The Bill also proposes to amend the Coal Mining Safety and Health Act so that only employees of a coal mine operator may be appointed to critical safety statutory roles. The Bill has now been referred to the State Development, Natural Resources and Agricultural Industry Development Committee (Qld) for consideration. 

Under other reforms included in the Resources Safety and Health Queensland Bill 2019 the prosecutorial role for serious offences (including multiple deaths or grievous bodily harm) under the Resources Safety Acts will be assigned to the Work Health and Safety Prosecutor, who is more experienced and equipped to prosecute these types of offences. The second reading of that Bill resumes today (6 February).

We strongly support these reforms and believe that they will provide better safeguards for workers in this high-risk sector by ensuring better compliance with workplace safety standards and practices. 
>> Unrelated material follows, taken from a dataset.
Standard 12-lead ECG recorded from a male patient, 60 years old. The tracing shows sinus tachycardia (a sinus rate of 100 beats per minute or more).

It was distressing to hear of the death of yet another man last month after he became trapped inside machinery at a mine in Central Queensland. Sadly, he was the eighth man to die at a Queensland mine over the past 18 months. It is clear from these recent deaths that the resources industry has a long way to go to ensure workers stay safe. Mines operate day and night, with fly-in-fly-out (FIFO) workers often putting in long hours, seven days in a row or more, to fit in as many hours as possible into the fly-in period in order to make the FIFO arrangements worthwhile. The nature of the operations and sheer scale of the mining machinery used mean that when injuries occur in this sector, they are often very serious, and too often result in death when safe work practices have not been followed. 
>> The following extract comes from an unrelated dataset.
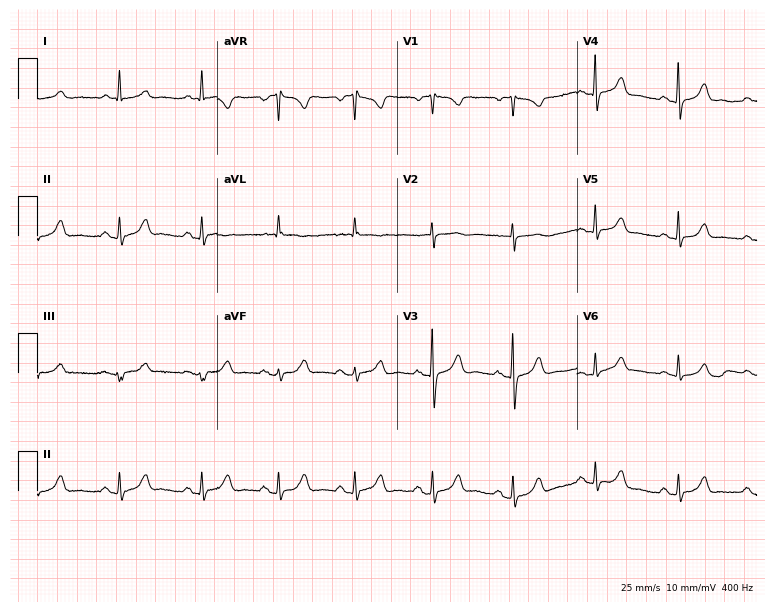
12-lead ECG from a woman, 75 years old. Recorded interpretation: within normal limits.

A number of years ago, I acted for the family of a Queensland man in his 50s who had worked as a senior tyre fitter at an open cut zinc mine in far northwest Queensland. The man died while he was attempting to remove and change the large inner rear tyre on a haul truck; which had a load capacity of 190 tonnes. To remove the inner rear tyre, the worker should have deflated the outer rear tyre, but hadn’t. Although he had a rattle gun with him to remove the wheel, its lock ring was faulty. The lock ring became loose generating a large vacuum of energy outside the tyre, which exploded causing the wheel to be thrown about 13 metres into the air. The wheel struck the worker killing him. His family was entitled to claim for the psychological injuries they suffered following the news of his death, and for economic loss due to the financial and other support the deceased had provided prior to the incident. 

This case illustrates how an overlooked inspection can lead to a catastrophic result in situations where large machines are being used. The mining company hadn’t followed their proper maintenance regime on the truck. Comprehensive scheduled inspections had not been carried out. It was also evident that there had been a lack of supervision of the worker by the company. His death could have been prevented if the employer had ensured compliance with tyre fitting protocols, and had addressed non-compliance issues. 

Even the best systems and procedures will not reduce the risk of injuries if they’re not implemented and regularly enforced. They’re meaningless. Non-compliance can be a cultural issue that starts at the top. Some managers turn a blind eye to unsafe practices for the sake of productivity.

I acted for another injured worker who had been driving a light vehicle in an underground mine in a convoy of large mining trucks. The truck in front of him stopped and began to reverse towards him. The worker had no room to reverse his vehicle and radioed the driver in front to alert him. Although not physically harmed, the worker suffered a mental breakdown and PTSD and he could no longer work in the mine. The incident could have led to a fatality. The driver’s actions were reckless and dangerous. The company should not have tolerated this type of behaviour, and serious consequences should have followed for those at fault.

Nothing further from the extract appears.